[Information shown]
▼▼▼
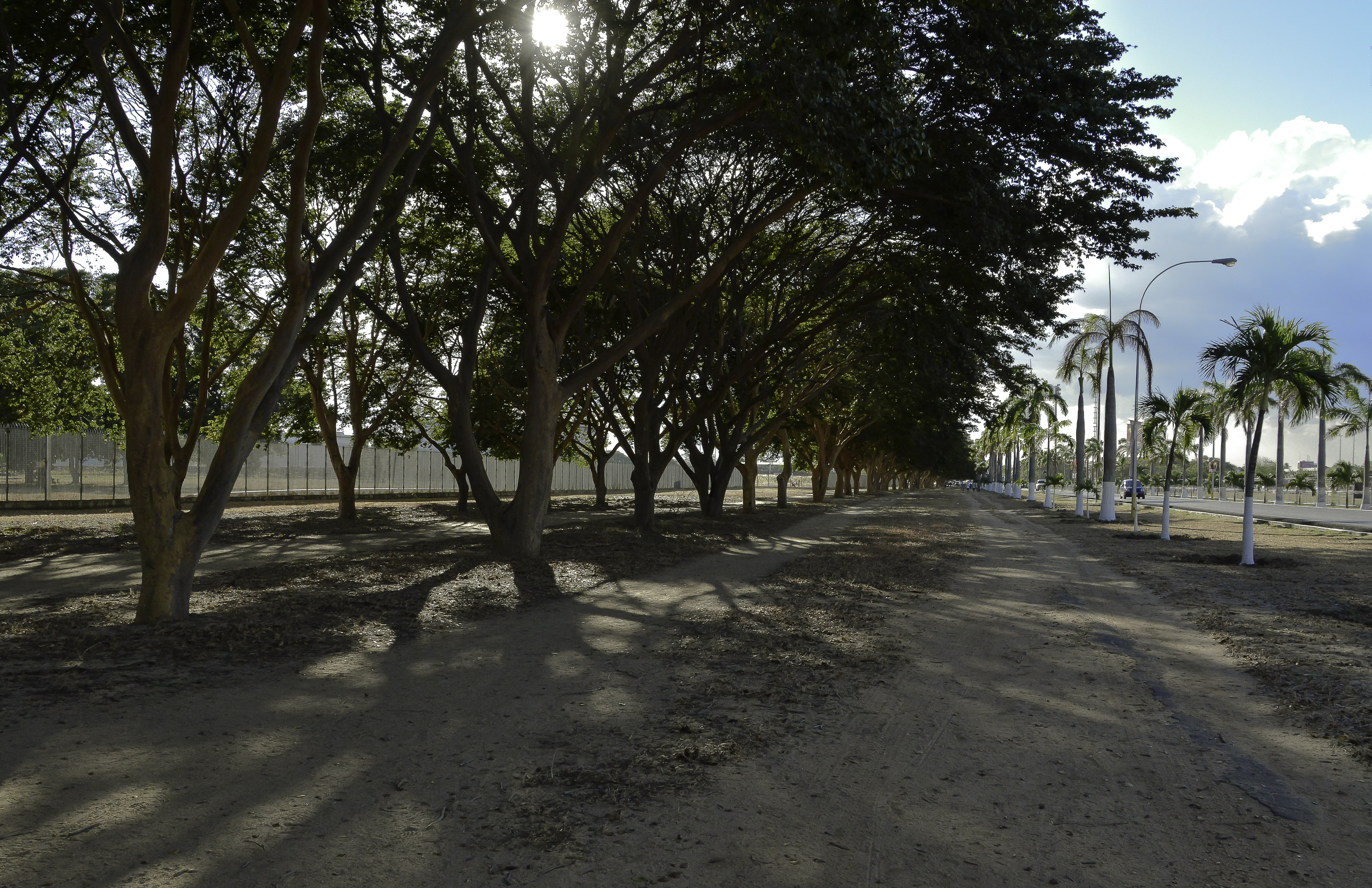 Entrada Campo Rojo Anaco Anzoátegui
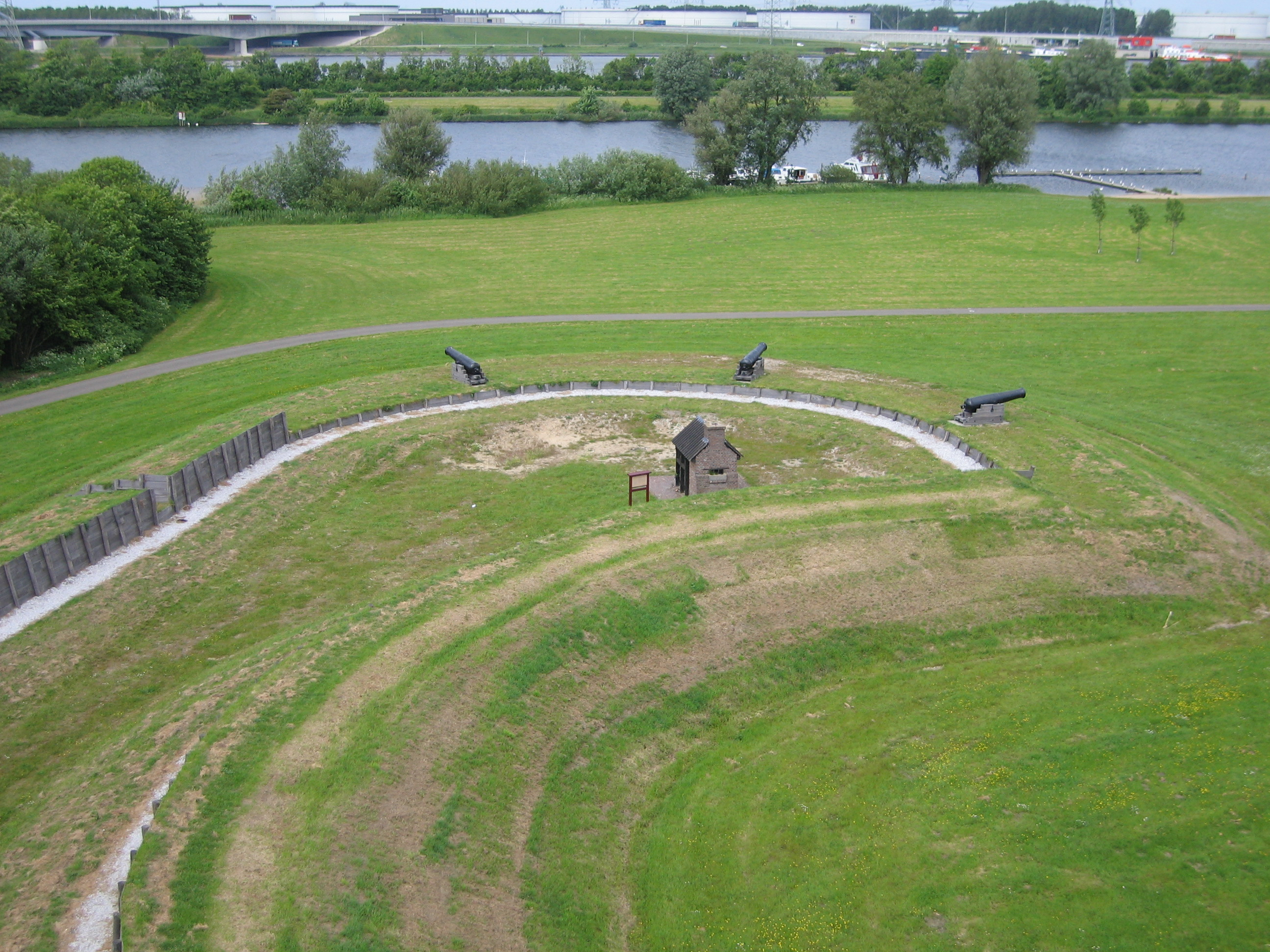 De kogeloven aan de Heindijk in Oostvoorne, gezien vanaf de Stenen Baak
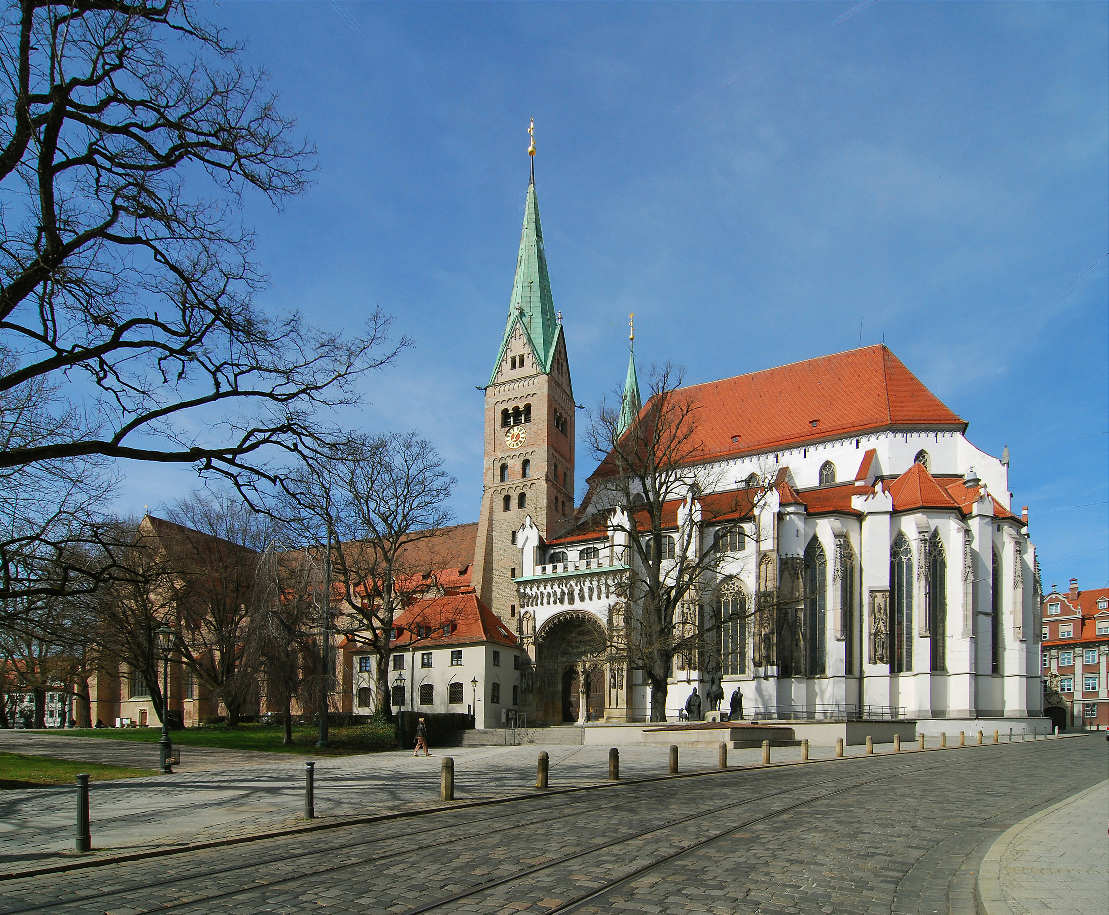 Die Hohe Domkirche Unserer Lieben Frau zu Augsburg ist die Kathedrale des Bistums und gleichzeitig die Stadtpfarrkirche der Dompfarrei zum Heiligen Herzen Jesu. Der Dom ist 113m lang und 40m breit. Seine Türme sind 62m hoch.
▲▲▲
[Work to complete]
All lines from the line containing "De kogeloven aan" through the end of the listing above are to be given again exactly; pictures are not part of the copy.

[Response]
 De kogeloven aan de Heindijk in Oostvoorne, gezien vanaf de Stenen Baak
 Die Hohe Domkirche Unserer Lieben Frau zu Augsburg ist die Kathedrale des Bistums und gleichzeitig die Stadtpfarrkirche der Dompfarrei zum Heiligen Herzen Jesu. Der Dom ist 113m lang und 40m breit. Seine Türme sind 62m hoch.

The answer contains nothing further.